Фома предупредительно поднял палец: еще слово и!.. Мартин легко переменил тему:
— И-и… все рассказывал, предупреждал, там… обо всем, а?..
Принесли завтрак графу и сэру Джулиусу. Мартин съел его, увлеченный своими доводами, все так же: не останавливаясь, на ходу, руками. И несть им числа, казалось, этим доводам: сюда входили уроки истории, географии, танца и другие очевидные тайны Кароссы, бескорыстно раскрытые лучшим другом графа, опять же — деньги на тотализаторе.
Бутылку вина Фома успел выхватить у своего лучшего друга в последний момент, когда церемониймейстер гордо, как горнист, запрокидывал голову для глотка.
— Так что? — спросил Мартин, вытирая сухие губы. — Я могу надеяться, если уж вина не даете, ваше сиятельство?.. С вашей стороны это было бы очень порядочно!
— Ах ты, наглец! — смеялся Фома, выпроваживая его из своих апартаментов. — Я передам твою просьбу его величеству, обещаю!..
Мартин, уже было вышедший в коридор, рухнул на колени, как подрубленный и испуганно схватился за Фому:
— Ваше сиятельство, не погубите! Не надо, как мою просьбу его величеству! Меня же мелко-мелко нарежут и подадут в перерывах между блюдами! Надо, как ваше ходатайство, ваше сиятельство, добровольное! Не погубите!
Что поражало Фому в Мартине, так это гибкость и быстрота реакций его психики. Мартин преданно и беззаветно смотрел на графа, при этом ужас на его лице был непередаваемым и одновременно каким-то наглым. Феноменальный экземпляр!
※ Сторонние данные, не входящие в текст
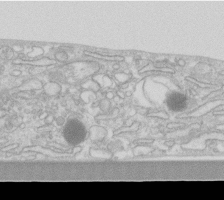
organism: Human
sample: Fibroblast cells

— Здесь удивительно, Док! Удивительная страна! Я не устану это повторять. Они циничны, как дети! Один днями напролет подкарауливает меня с двуручным мечом, это называется мстить, другой шпионит и завтракает со мной, это называется дружить. Ты в курсе, что меня тут похоронили пять раз? Пока не завонялся, так это у них называется. Потом и этого показалось мало, взяли — женили!.. А-а… ты как раз на свадьбу и заявился. Представляешь, труп — на молоденькой девочке!.. Я познал буквальный смысл приговорки: без меня меня женили…
— В этом чудесном краю, я боюсь даже на секунду потерять сознание. Очнешься, куча преступлений и долгов, перед глазами петля. Скажут: сумел натворить, умей отвечать!
Принесли еще раз завтрак на двоих и они вдоволь повеселились, развивая эту тему. Фома все представлял в лицах — маркиза, Мартина, короля и советника, а Доктор позволил себе первый раз не упомянуть о делах и дырах во время еды, чем умилил Фому окончательно. И примирил.
Вспомнили и поединок.
— Кстати, как это тебе пришло в голову выбросить копье? — спросил Доктор. — И, главное, в нужном направлении! Нервы?